The analysis of structures under higher temperature is important for predicting the ultimate strength of a structure. Therefore, many experimental tests on samples should be undertaken to observe their behaviour and to determine ultimate load. The present work includes the study on a thin-walled C-column made of titanium compressed in an elevated temperature. The phenomenon of buckling and the post-buckling state of columns were investigated during heating or compressing in higher temperature. The tests of compression were conducted for several temperature increments by assuming the same preload to determine the load-carrying capacity. The deformations of columns until total damage were measured by using the non-contact Digital Image Correlation Aramis® System (DICAS).

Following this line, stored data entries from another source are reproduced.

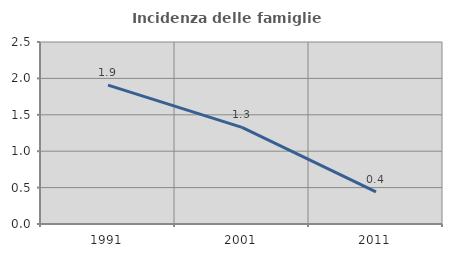
| Category | Incidenza delle famiglie numerose |
|---|---|
| 1991.0 | 1.908 |
| 2001.0 | 1.326 |
| 2011.0 | 0.442 |
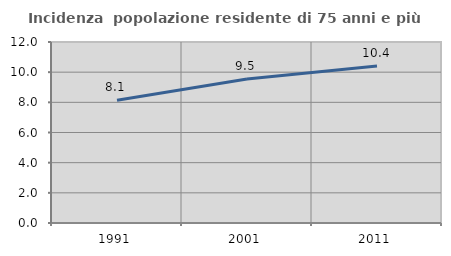
| Category | Incidenza  popolazione residente di 75 anni e più |
|---|---|
| 1991.0 | 8.139 |
| 2001.0 | 9.547 |
| 2011.0 | 10.402 |
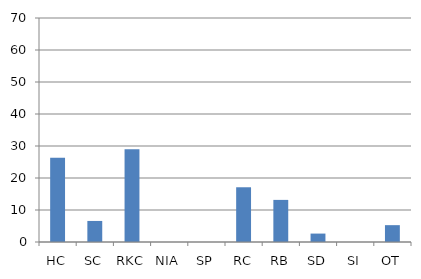
| Category | Series 0 |
|---|---|
| HC | 26.316 |
| SC | 6.579 |
| RKC | 28.947 |
| NIA | 0 |
| SP | 0 |
| RC | 17.105 |
| RB | 13.158 |
| SD | 2.632 |
| SI | 0 |
| OT | 5.263 |
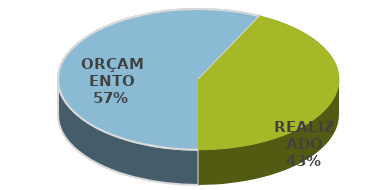
| Category | Series 0 |
|---|---|
| ORÇAMENTO | 1085000 |
| REALIZADO | 812000 |
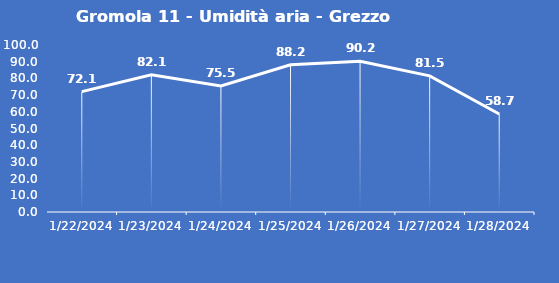
| Category | Gromola 11 - Umidità aria - Grezzo (%) |
|---|---|
| 1/22/24 | 72.1 |
| 1/23/24 | 82.1 |
| 1/24/24 | 75.5 |
| 1/25/24 | 88.2 |
| 1/26/24 | 90.2 |
| 1/27/24 | 81.5 |
| 1/28/24 | 58.7 |
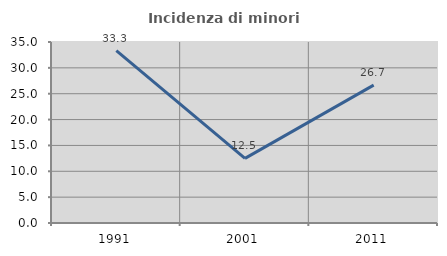
| Category | Incidenza di minori stranieri |
|---|---|
| 1991.0 | 33.333 |
| 2001.0 | 12.5 |
| 2011.0 | 26.667 |
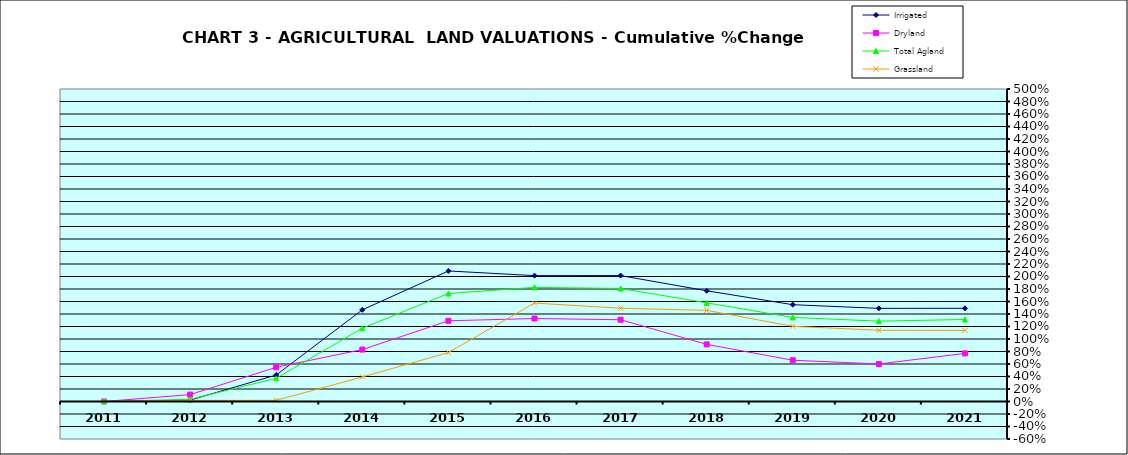
| Category | Irrigated | Dryland | Total Agland | Grassland |
|---|---|---|---|---|
| 2011.0 | 0 | 0 | 0 | 0 |
| 2012.0 | 0.022 | 0.11 | 0.036 | 0.018 |
| 2013.0 | 0.424 | 0.547 | 0.371 | 0.019 |
| 2014.0 | 1.467 | 0.831 | 1.173 | 0.392 |
| 2015.0 | 2.089 | 1.291 | 1.728 | 0.783 |
| 2016.0 | 2.014 | 1.328 | 1.826 | 1.575 |
| 2017.0 | 2.015 | 1.308 | 1.809 | 1.492 |
| 2018.0 | 1.772 | 0.914 | 1.579 | 1.458 |
| 2019.0 | 1.549 | 0.66 | 1.345 | 1.203 |
| 2020.0 | 1.49 | 0.6 | 1.286 | 1.14 |
| 2021.0 | 1.491 | 0.77 | 1.313 | 1.136 |
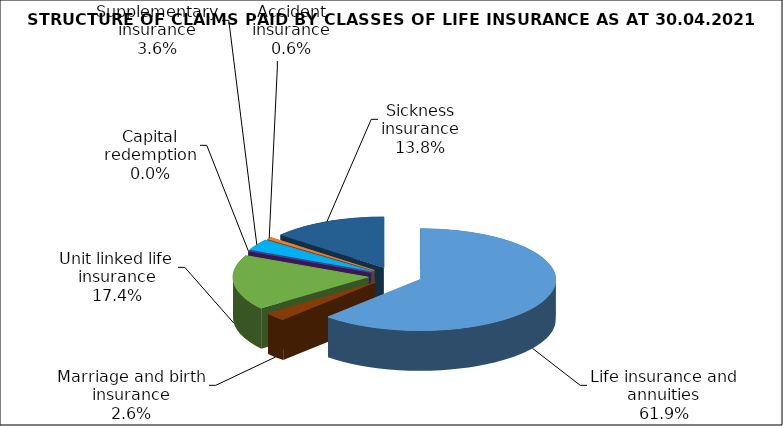
| Category | Series 0 |
|---|---|
| Life insurance and annuities | 47175650.64 |
| Marriage and birth insurance | 2003891.561 |
| Unit linked life insurance | 13293065.298 |
| Capital redemption | 0 |
| Supplementary insurance | 2709087.533 |
| Accident insurance | 488037.413 |
| Sickness insurance | 10530910.443 |
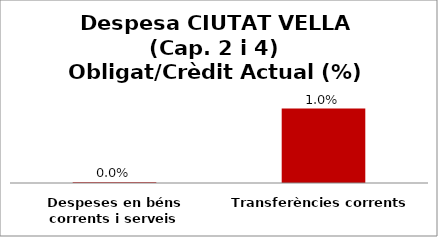
| Category | Series 0 |
|---|---|
| Despeses en béns corrents i serveis | 0 |
| Transferències corrents | 0.01 |
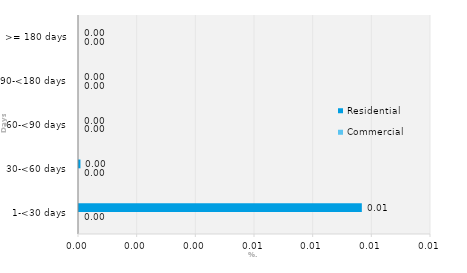
| Category | Commercial | Residential |
|---|---|---|
| 1-<30 days | 0 | 0.01 |
| 30-<60 days | 0 | 0 |
| 60-<90 days | 0 | 0 |
| 90-<180 days | 0 | 0 |
| >= 180 days | 0 | 0 |

The numerical calculations based on the finite element method (FEM) were performed to validate the empirical results. The full characteristics of one-directional tension tests were taken into account in order for them to be constant or dependent on the temperature change. Numerical computations were conducted by employing Green–Lagrange equations for large deflections and strains. Based on our own experiment, the thermal property of titanium as a linear expansion coefficient was stable up to 300 °C in contrast to its mechanical properties. The paper shows the influence of varying material properties as a function of temperature on the behaviour and load-carrying capacity of columns. These aspects cause thin-walled columns made of titanium to endure, in elevated temperatures, significantly smaller maximum loads. Moreover, the critical buckling loads for several types of stiff supports were compared to the maximum loads of columns. The results obtained indicate that the temperature rise in columns by 175 K with regard to ambient temperature brings about the decrease of the maximum load by a half.